# i got a question



## Feari-Neko (Feb 16, 2009)

ok im shy to ask it..
but how much cost a pitbull in US ?
here it start at 100$ and goes to 2600$

i want one but i know i cant spend 2600$ only for the name/ped

like how much is a resgisted one? where can i find one not to far from montreal ?

and how much one is not registed?

(i know there is shelter, but here they dont keep pitbull alive in shelter cause they get not adopted cause of the rep.)

(just remember what i look for a high on leg, muscle pitbull, that can weight pull, agility, work, play, give love. i got 3 fav color : black, fawn/ champagne with black mask , and blue.)

so im confuse is the registration very important ?
i want to make shows.. but that one will be my first, i dont wanna spend 2600$ if im not sure i can make it good enought for shows.
i want my training dog for this year (next year ill buy him a registed friend if im good enough)

so whats the normal price of a pitbull ?


----------



## MY MIKADO (Apr 7, 2006)

They run pretty much the same price here ans there. If you are interested in doing shows then you should invest in a registered dog. I would look for one resgistered with ABDA or UKC not CKC as that is not a good registery. You should be able to find a nice dog for around 500$ or less I guess it depends on the kennel. You should really look at the different bloodlines and figure out exactly what you like then start looking at different kennels.


----------



## chic4pits (Aug 25, 2008)

idk, i think it would be personal peferance if you want your dog regs. or not. but i wouldn't pay over 400 for a good dog (with papers) but without i wouldn't go more than 200..once again tho that is your personal prefs. i think you can find amazing dogs that are mixed for free. 
but alot of time the reason it cost so much to get them from a shelter or rescue is b/c they are usually temperment test, all shots and fixed so they usually add that in on the prices which makes it go up. 
now if you want to show i would say go for one with papers, cuz i'm not sure how all that works i know alot of our members do show they could help you with that stuff..
but i do agree with Mik, look into the BL's and find out which one better suites you. I got kolby for 250 with papers. but i lucked up when i found him, one of my fathers hunting buddies had a female who got preg. before he could get her fixed so that's how i got kolby. but do check into the kennel b/c they do have some out there that dont know what they heck they are talking about, but if they are reputable they should have no prb. answering ANY questions you will have.
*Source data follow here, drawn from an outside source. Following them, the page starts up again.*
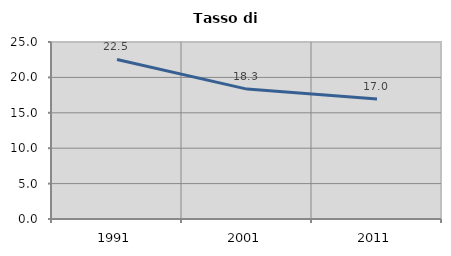
| Category | Tasso di disoccupazione   |
|---|---|
| 1991.0 | 22.535 |
| 2001.0 | 18.349 |
| 2011.0 | 16.964 |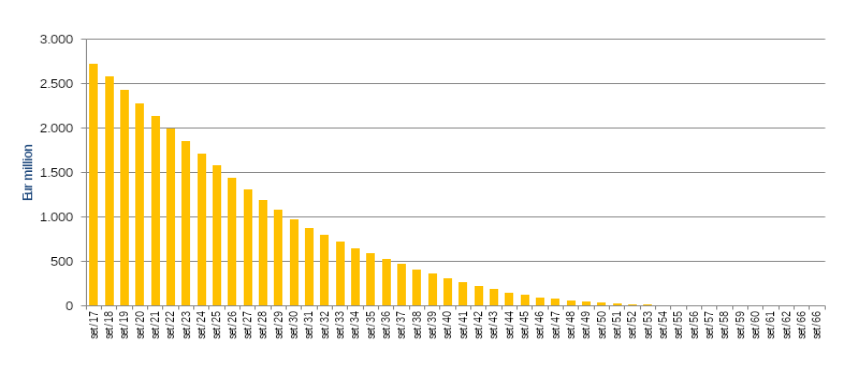
| Category | Series 0 |
|---|---|
| 0 | 1 |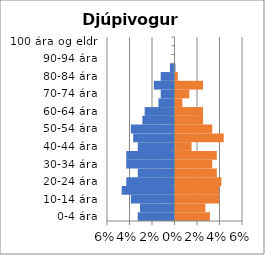
| Category | % karlar | %konur |
|---|---|---|
| 0-4 ára | -0.033 | 0.031 |
| 5-9 ára | -0.031 | 0.027 |
| 10-14 ára | -0.039 | 0.039 |
| 15-19 ára | -0.047 | 0.039 |
| 20-24 ára | -0.043 | 0.041 |
| 25-29 ára | -0.033 | 0.037 |
| 30-34 ára | -0.043 | 0.033 |
| 35-39 ára | -0.043 | 0.037 |
| 40-44 ára | -0.033 | 0.014 |
| 45-49 ára | -0.037 | 0.043 |
| 50-54 ára | -0.039 | 0.033 |
| 55-59 ára | -0.029 | 0.024 |
| 60-64 ára | -0.027 | 0.024 |
| 65-69 ára | -0.014 | 0.006 |
| 70-74 ára | -0.012 | 0.012 |
| 75-79 ára | -0.018 | 0.024 |
| 80-84 ára | -0.012 | 0.002 |
| 85-89 ára | -0.004 | 0 |
| 90-94 ára | 0 | 0 |
| 95-99 ára | 0 | 0 |
| 100 ára og eldri | 0 | 0 |

GOOD LUCK!


----------



## FloorCandy (Feb 19, 2009)

Hi there, In Canada they have a CKC which is comparable to our AKC. It is the Canadian Kennel Club, and I believe it is reputable. The CKC which Mikado was talking about is the Continental Kennel Club. If you purchase a CKC dog, make sure it is Canadian Kennel Club, not Continental. I believe the CKC only recognizes staffies, as does the AKC.
The Canadian Kennel Club > Home


----------



## Feari-Neko (Feb 16, 2009)

i looked for registed pitbull in my area... all registed are very bully praticly no leg !!
i thoug of making a fun show next year where all molosse can participate, no paper wanted, just no agressive dog...
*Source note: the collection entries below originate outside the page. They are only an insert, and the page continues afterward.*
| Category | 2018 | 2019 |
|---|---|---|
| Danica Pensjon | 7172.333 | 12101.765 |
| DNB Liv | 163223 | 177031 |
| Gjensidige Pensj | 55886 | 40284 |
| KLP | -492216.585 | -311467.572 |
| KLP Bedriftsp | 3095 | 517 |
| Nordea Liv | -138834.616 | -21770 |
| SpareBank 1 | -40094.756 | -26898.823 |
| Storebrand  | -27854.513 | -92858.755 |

if you think i can found a pitbull qith paper for less than 600$ that be very nice..
maybe i can ask a friend to drive me in us (but in the north) cause here kenels sucks
what bloodline make nice long legged pitbull ?


----------



## Carriana (May 13, 2008)

Will they let you import a dog? Isn't there a lot of paperwork for that?


----------



## FloorCandy (Feb 19, 2009)

Carriana said:


> Will they let you import a dog? Isn't there a lot of paperwork for that?
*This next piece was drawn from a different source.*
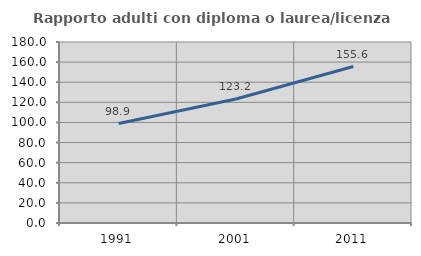
| Category | Rapporto adulti con diploma o laurea/licenza media  |
|---|---|
| 1991.0 | 98.898 |
| 2001.0 | 123.246 |
| 2011.0 | 155.623 |

I've seen "testimonials" on BYB, puppy millish type places where it says "now living with *blank* family in Ontario." So if those idiots can do it, it can't be too hard lol. My friend got a bulldog from a byb and her info is accurate as far as the testimonial, so I assume the others' are as well.


----------



## Carriana (May 13, 2008)

Probably easier than getting people across the border. I have to go to Vancouver next week for work and since I don't have a current passport I have to provide my driver's license and birth certificate along with a copy of my marriage license to link the BC to the DL. Until June 1 then they require you have a passport or nexus card. I'm surprised they don't want a vial of my blood too...


----------



## Feari-Neko (Feb 16, 2009)

do you think i should get a registed pitbull or not ?
i want to train him hard to be a great dog for show (even friendly show that dont need papers) 
do you think papers are important?
i never seen a official competition with ABPT in canada ..
so if i pay for one with paper to make him show i have to go US all the time ??


----------



## Carriana (May 13, 2008)

If you want to do official competitions and earn points to eventually get your dog championed and breed then I would say papers are important. If you just want to have a great dog you can take to fun shows and compete with for the sake of competing then you don't really need papers. It all comes down to your personal preference.


----------



## Feari-Neko (Feb 16, 2009)

well im too young to be a breeder
i know that for the next 5-10 year im still too young
i will not been taked in serious if i sell dogs.. i had some difficulties with kittens (girl with blue hair, piercing and tatoo that want X$ for a siamese cat... mmmhhh) you know what i mean?
i want to prove to my mom/ friends that i can make anything with any animal (i trained my cat to fetch, accept clothes, walk/run on leash... i teached my snake to kiss, i teached my friend's dog to fake death) i want to prove that i can make of a pitbull the most lovable dog they ever seen even if he can pull a car, clim in a tree, etc..
i know i wil LOVE make competition, if im good enought trainer..
if i fail been good enougt he be my pet dog and that's it

do you think my first pit should be a non-paper, just to be like a trial.. if im good enought take a second male..?


----------



## Carriana (May 13, 2008)

I think you can make a damn good dog out of any dog, papers or not, but be careful about where you get it from. 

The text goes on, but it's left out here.